Het gaat weer goed met de grijze zeehond. Van deze grote viseter zijn de afgelopen wintermaanden weer honderden jongen geboren.
De grijze zeehond was in Nederland eeuwen uitgestorven, door stroperij en jacht. De pups zijn voor jagers ook wel een erg gemakkelijke prooi. Want na hun geboorte liggen ze in hun mooie witte vacht een aantal weken hulpeloos op het strand. Heel anders dan bij de gewone zeehond, die ’s zomers ter wereld komt. Daar blijft de baby bij de moeder, ook als zij het water in gaat.
Tot honderd jaar geleden werd de grijze zeehond vervolgd. Alleen op afgelegen eilandjes in Schotland waren de dieren veilig. De redding kwam in 1914. Toen kreeg de soort wettelijke bescherming. Vanaf dat moment breidt het aantal dieren zich langzaam uit.
Vliegende start
In ons land werden in 1985 weer jonge grijze zeehonden geboren – voor het eerst sinds de Middeleeuwen. De nieuwe kolonie ligt op een hoge zandbank, tussen Vlieland en Terschelling. Al in 2013 zwommen er in de Waddenzee meer dan drieduizend dieren! Spectaculair, zo’n snel herstel, zeggen de biologen die de zeehonden al jaren volgen. Ook in de Zeeuwse Delta tellen zij steeds meer dieren. Blijkbaar is er voldoende voedsel en rust. Nu maar hopen dat dit ook in de toekomst zo blijft.
Twee soorten zeehonden
Naast de grijze zeehond hebben we in Nederland ook de gewone zeehond. Beide soorten leven in dezelfde gebieden. Verwisseling is dus mogelijk. Toch zijn ze best uit elkaar te houden.

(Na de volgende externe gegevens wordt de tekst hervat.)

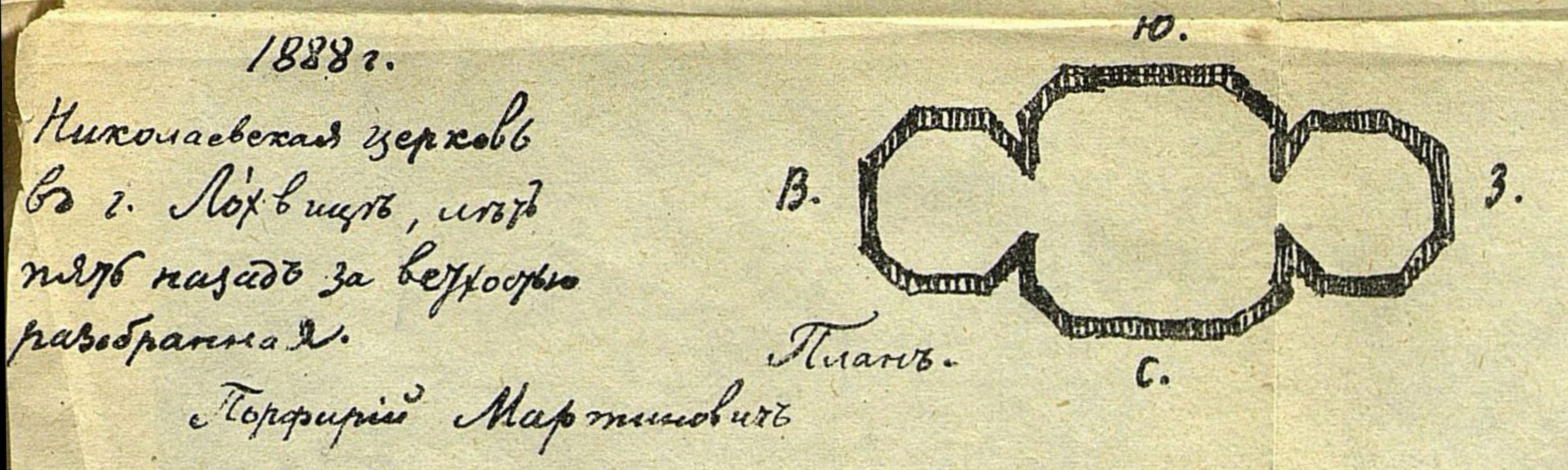 План Миколаївської церкви в м. Лохвиця. Фрагмент малюнку Порфирія Мартиновича. Підпис на малюнку (рос.): "1888 г. Николаевская церковь в г. Лохвица, лет пять назад за ветхостью разобрана. Порфирий Мартынович".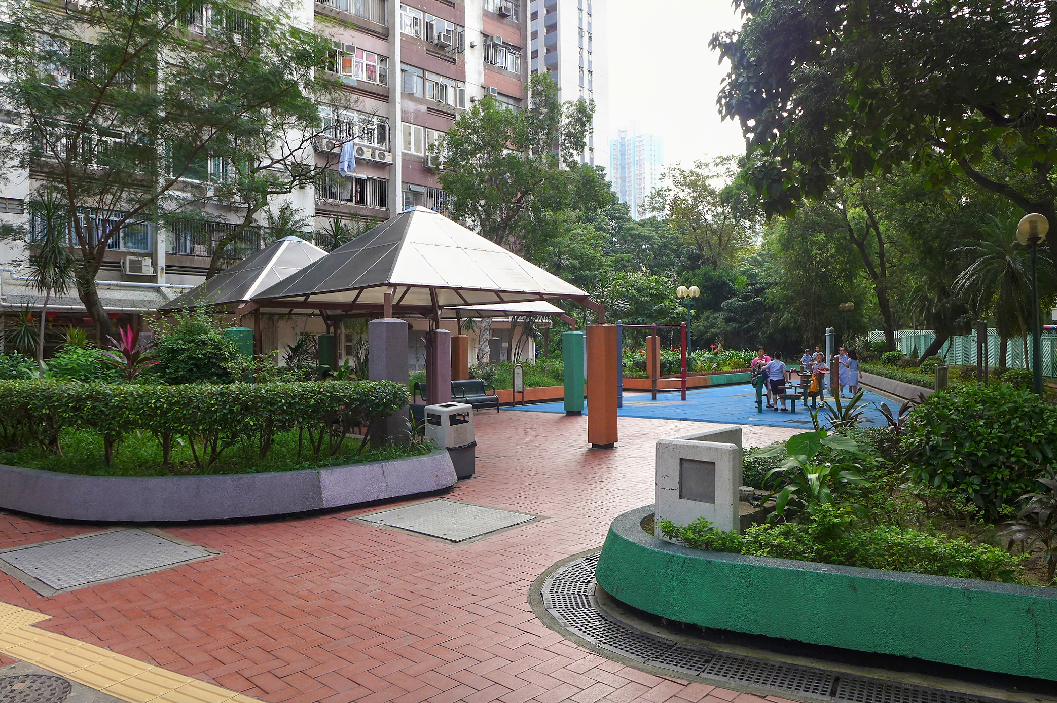 Tung Tau Estate Open space

Zo verschilt de vorm van de kop: de gewone zeehond heeft een vriendelijk hondenkoppie, de grijze zeehond een trotse spitse snuit. Als de soorten naast elkaar op het droge liggen is het onderscheid gemakkelijker: de grijze zeehond is bijna dubbel zo lang en zwaar als de gewone zeehond.
In deze tijd van het jaar zijn de grijze zeehonden snel te herkennen als ze op het stand liggen: aan de pups (in hun dikke winterjas – die goed isoleert tegen de kou, maar loodzwaar wordt in het water).
Zelf grijze zeehonden zien
De meeste grijze zeehonden leven in de Waddenzee, tussen Vlieland en Terschelling. Dus op de plek waar het dertig jaar geleden begon. Daar op de zandbanken zijn ze meestal wel te vinden. Laatst zag ik er daar wel een stuk of zeshonderd (grijze en gewone). Het mooist zie je ze vanaf de veerboten, het strand of een speciale excursieboot. Veel succes, en vergeet je verrekijker niet!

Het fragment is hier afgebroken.